Amazon Redshift is a totally managed service for information lakes, information analytics, and information warehouses for startups, medium enterprises, and huge enterprises. Amazon Redshift is utilized by tens of hundreds of companies across the globe for modernizing their information analytics platform.

Greenplum is an open-source, massively parallel database used for analytics, largely for on-premises infrastructure. Greenplum relies on the PostgreSQL database engine.

Many shoppers have discovered migration to Amazon Redshift from Greenplum a horny possibility as an alternative of managing on-premises Greenplum for the next causes:

Regardless that each Greenplum and Amazon Redshift use the open-source PostgreSQL database engine, migration nonetheless requires plenty of planning and guide intervention.
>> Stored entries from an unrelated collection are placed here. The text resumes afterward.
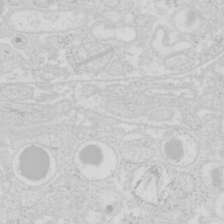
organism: Mouse
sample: Pancreas
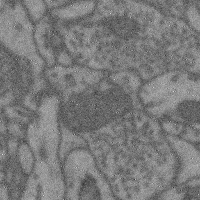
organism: Mouse
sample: Cerebral cortex
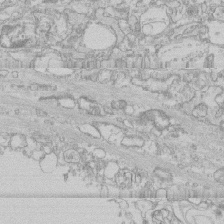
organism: Human
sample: CRL-1474
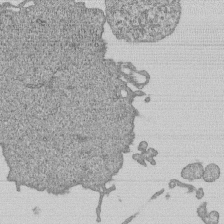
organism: Human
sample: MDA-MB-231 cells
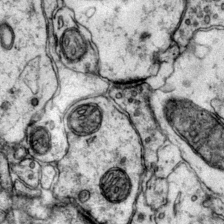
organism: Mouse
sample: Primary visual cortex
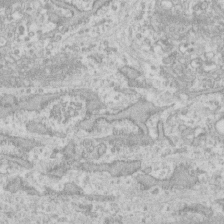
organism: Human
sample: Fibroblast cells
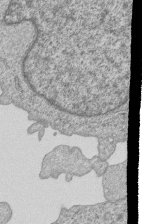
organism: Human
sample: MDA-MB-231 cells
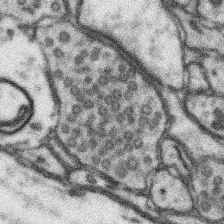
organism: Mouse
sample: Somatosensory cortex neuropil
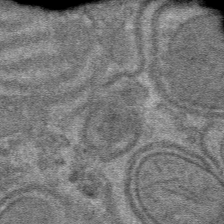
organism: Mouse
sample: Mouse hepatocytes
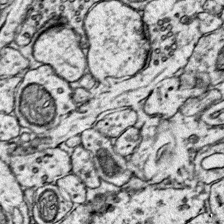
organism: Mouse
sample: Primary visual cortex
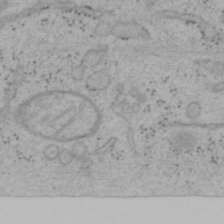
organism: Human
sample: HeLa cells
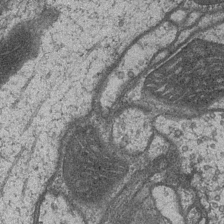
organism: Drosophila
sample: Optic medulla
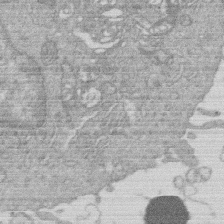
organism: Human
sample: Macrophage cells
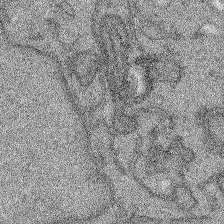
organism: Human
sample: HeLa cells
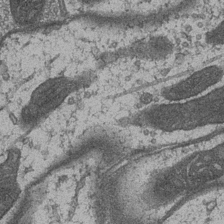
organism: Drosophila
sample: Optic medulla
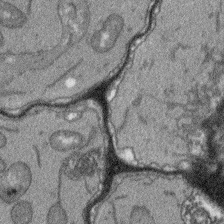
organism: Arabidopsis thaliana
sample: Root tip
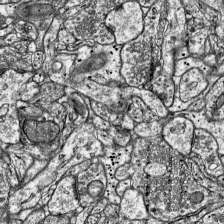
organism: Mouse
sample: Visual Cortex
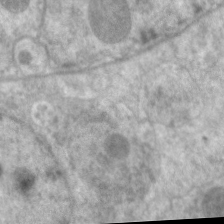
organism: C. elegans
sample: Pharynx
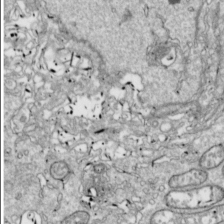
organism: Drosophila
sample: Cell division; meiosis; drosophila spermatocytes
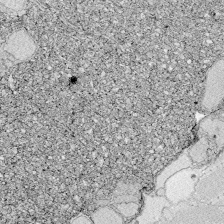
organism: Zebrafish
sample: Whole-Brain
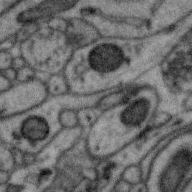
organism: Zebra finch
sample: Brain
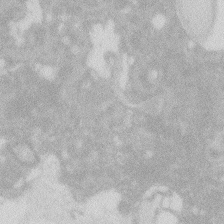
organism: Zebrafish
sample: Macrophage
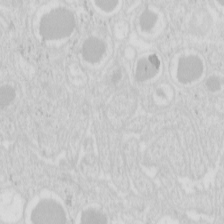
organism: Mouse
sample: Pancreas
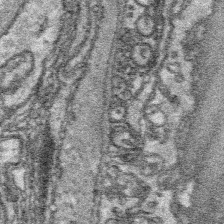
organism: Platynereis dumerilii
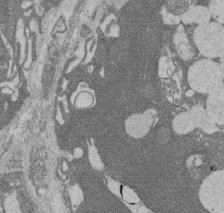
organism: Rat
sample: Salivary granule
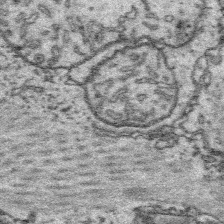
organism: Platynereis dumerilii
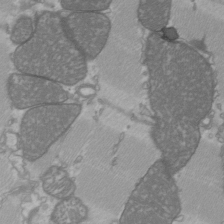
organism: C57BL Mouse
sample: Heart
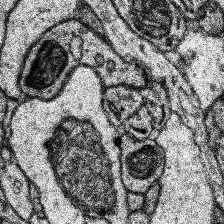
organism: Human
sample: Temporal Lobe
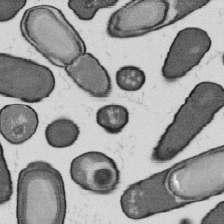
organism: B. subtilis
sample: Bacterial spore
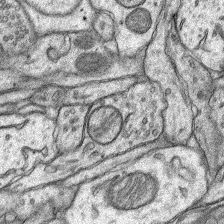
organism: Rat
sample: Hippocampus
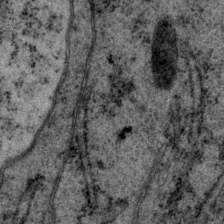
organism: P. pacificus
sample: Pharynx
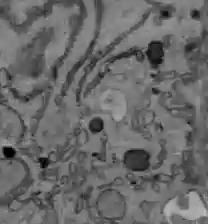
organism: C57BL Mouse
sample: Liver
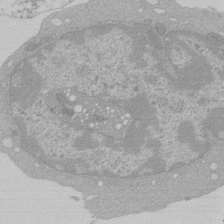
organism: Mouse
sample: Activated Pmel transgenic CD8+ T Cells
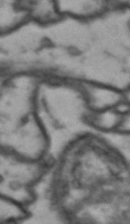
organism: Drosophila
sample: Brain
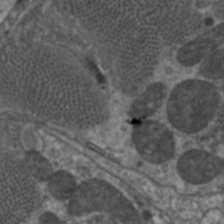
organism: C. elegans
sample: Pharynx
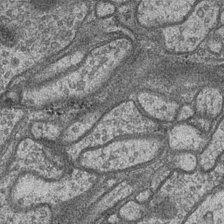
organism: Drosophila
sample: Optic medulla
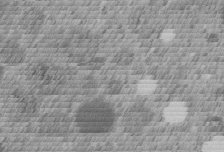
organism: C. elegans
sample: C. elegans embryo early stage
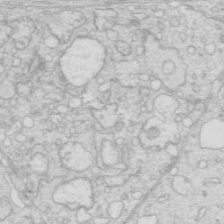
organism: Mouse
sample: Multiciliated cells
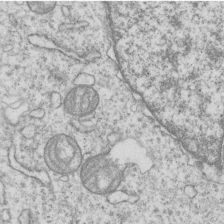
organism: Human
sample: MDA-MB-231 cells
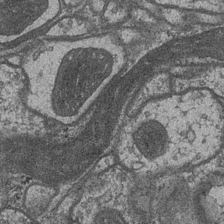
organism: Drosophila
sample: Optic medulla
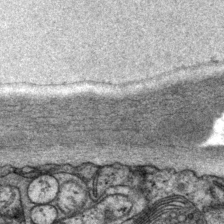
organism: P. pacificus
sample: Pharynx
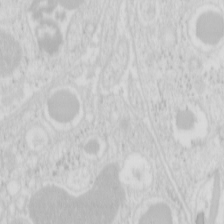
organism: Mouse
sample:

This publish covers the important thing features and concerns whereas performing code conversion from Greenplum to Amazon Redshift. It’s targeted on the migration of procedures, features, and views.

Resolution overview

AWS Database Migration Service (AWS DMS) and the AWS Schema Conversion Software (AWS SCT) can migrate a lot of the objects in a heterogeneous database migration from Greenplum to Amazon Redshift. However there are some conditions the place code conversion groups encounter errors and warnings for views, procedures, and features whereas creating them in Amazon Redshift. To deal with the sort of scenario, guide conversion of the code is required.
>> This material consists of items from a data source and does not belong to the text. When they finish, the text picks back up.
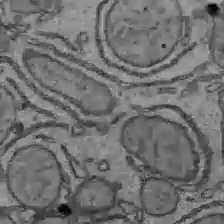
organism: C57BL Mouse
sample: Liver
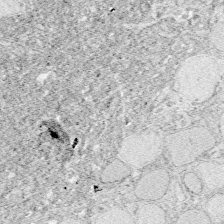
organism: Zebrafish
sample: Whole-Brain
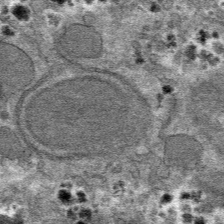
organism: Mouse
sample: Mouse hepatocytes
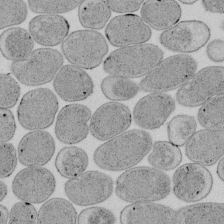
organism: E. coli
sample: Bacterial nucleoid
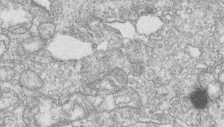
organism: Human
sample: HeLa cell HIV synapse
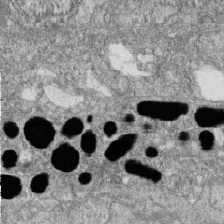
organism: Zebrafish
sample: Cilia; retinal pigment epithelium
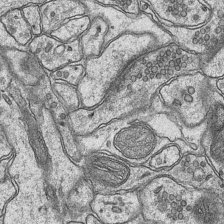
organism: Mouse
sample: CA1 Hippocampus
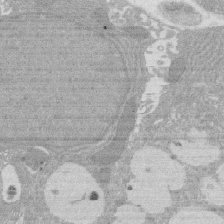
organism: Rat
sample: Salivary granule
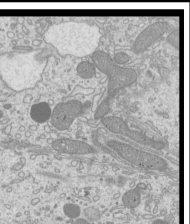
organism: Mouse
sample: Cilia; mouse epididymis
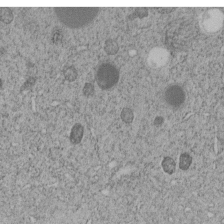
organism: C. elegans
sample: C. elegans embryo early stage
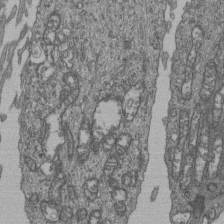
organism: Human
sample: Retinal organoid Rod and Cone cells
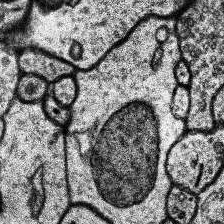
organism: Human
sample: Temporal Lobe
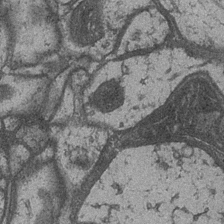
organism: Drosophila
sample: Optic medulla
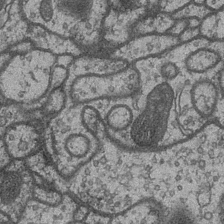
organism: Drosophila
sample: Optic medulla
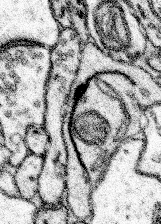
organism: Mouse
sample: Somatosensory cortex neuropil
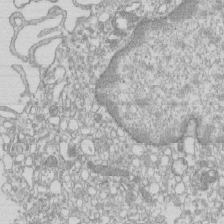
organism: Mouse
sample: Macrophages
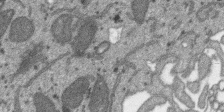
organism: Human
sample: Lung epithelial cells infected with SARS-CoV-2
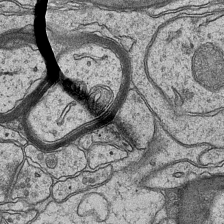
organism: Mouse
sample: CA1 Hippocampus
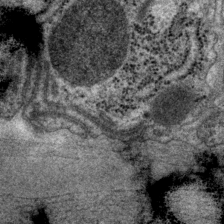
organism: P. pacificus
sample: Pharynx
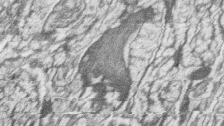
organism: Zebrafish
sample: synaptic ribbons in rod cells and cone cells
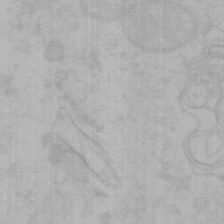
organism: Mouse
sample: Choroid plexus
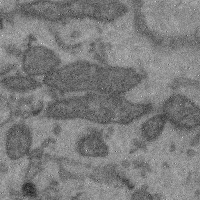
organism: Mouse
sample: Cerebral cortex
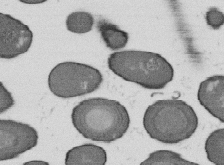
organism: B. subtilis
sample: Bacterial spore
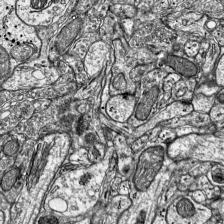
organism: Mouse
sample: Visual Cortex
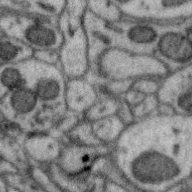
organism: Zebra finch
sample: Brain
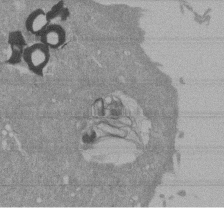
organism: Mouse
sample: ED-1 cell nuclei; centrioles
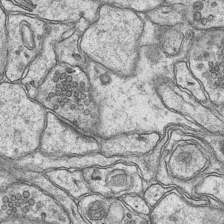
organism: Mouse
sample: CA1 Hippocampus
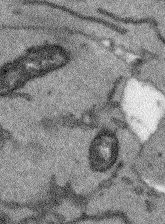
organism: Arabidopsis thaliana
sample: Root tip
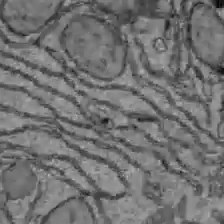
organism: C57BL Mouse
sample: Liver
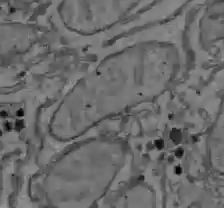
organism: C57BL Mouse
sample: Liver
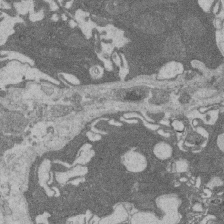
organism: Rat
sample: Salivary granule
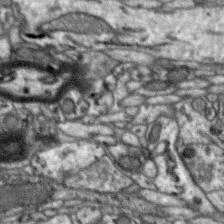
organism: Zebra finch
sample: Brain
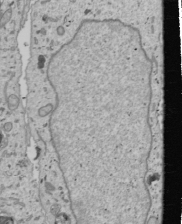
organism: Human
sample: Mitochondria in U2OS cells
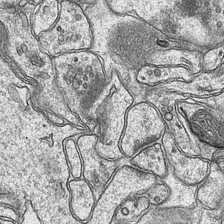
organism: Mouse
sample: CA1 Hippocampus
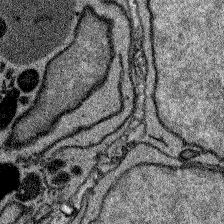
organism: Zebrafish
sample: Larval olfactory bulb
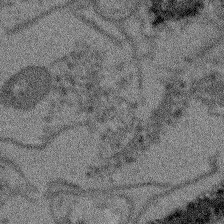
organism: Arabidopsis thaliana
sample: Root tip
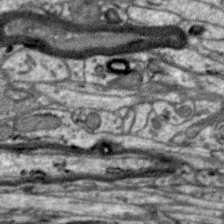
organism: Zebra finch
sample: Brain
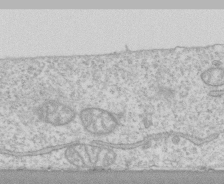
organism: Human
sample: CRL-1474
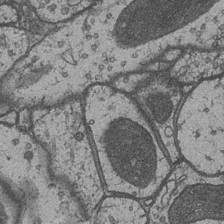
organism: Drosophila
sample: Optic medulla
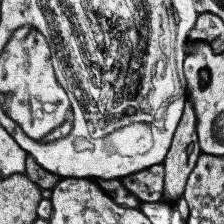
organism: Human
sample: Temporal Lobe
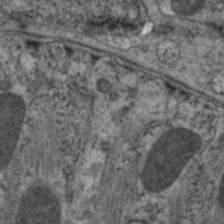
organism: C. elegans
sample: Pharynx
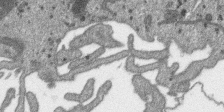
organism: Human
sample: Lung epithelial cells infected with SARS-CoV-2
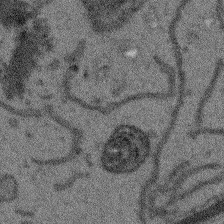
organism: Arabidopsis thaliana
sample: Root tip
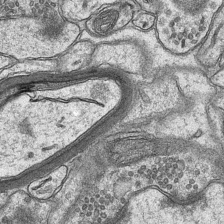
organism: Mouse
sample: CA1 Hippocampus
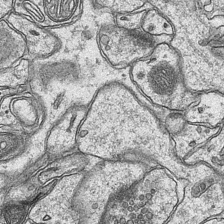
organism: Mouse
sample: CA1 Hippocampus
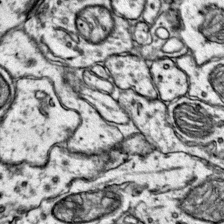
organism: Mouse
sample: Primary visual cortex
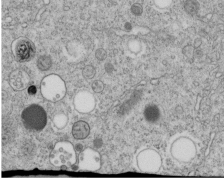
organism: C. elegans
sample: C. elegans embryo early stage
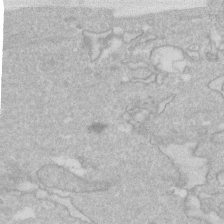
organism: Human
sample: Fibroblast cells
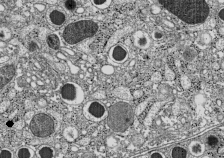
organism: C57BL Mouse
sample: Pancreatic islet
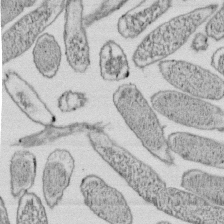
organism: E. coli
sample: Bacterial nucleoid
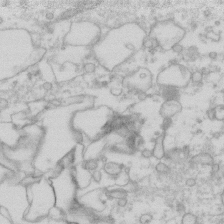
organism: Human
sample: Fibroblast cells
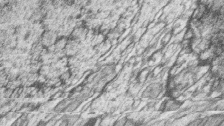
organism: Zebrafish
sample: synaptic ribbons in rod cells and cone cells
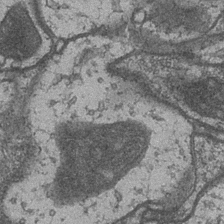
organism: Drosophila
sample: Optic medulla
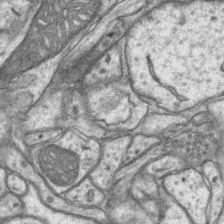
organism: Mouse
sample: CA1 Hippocampus

The posts focuses on the right way to deal with the next whereas migrating from Greenplum to Amazon Redshift:

  • Arrays
  • Dates and timestamps
  • Common expressions (regex)

Please notice that for this publish, we use Greenplum 4.3 and Amazon Redshift PostgreSQL 8.2.

Working with array features

The AWS SCT doesn’t convert array features whereas migrating from Greenplum or PostgreSQL to Amazon Redshift. Builders have to extensively convert these features manually. This publish outlines the most typical array features:

  • ARRAY_UPPER
  • JSON_EXTACT_ARRAY_ELEMENT_TEXT and JSON_ARRAY_LENGTH
  • UNNEST ()
  • STRING_AGG()
  • ANY ARRAY()

ARRAY_UPPER()

This operate returns the higher certain of an array. It may be used to extract the nth component from an array in PostgreSQL or Greenplum.

The Greenplum code is as follows:

With temp1 as
(
Choose 'John' as FirstName, 'Smith' as LastName ,
array['"111-222-3333"','"101-201-3001"','"XXX-YYY-ZZZZ"','NULL'] as PhoneNumbers
union all
Choose 'Bob' as FirstName, 'Haris' as LastName ,
array['222-333-4444','201-301-4001','AAA-BBB-CCCC'] as PhoneNumbers
union all
Choose 'Mary' as FirstName, 'Jane' as LastName ,
array['333-444-5555','301-401-3001','DDD-EEE-FFFF'] as PhoneNumbers
)
Choose Firstname, PhoneNumbers[ARRAY_UPPER(PhoneNumbers,1)]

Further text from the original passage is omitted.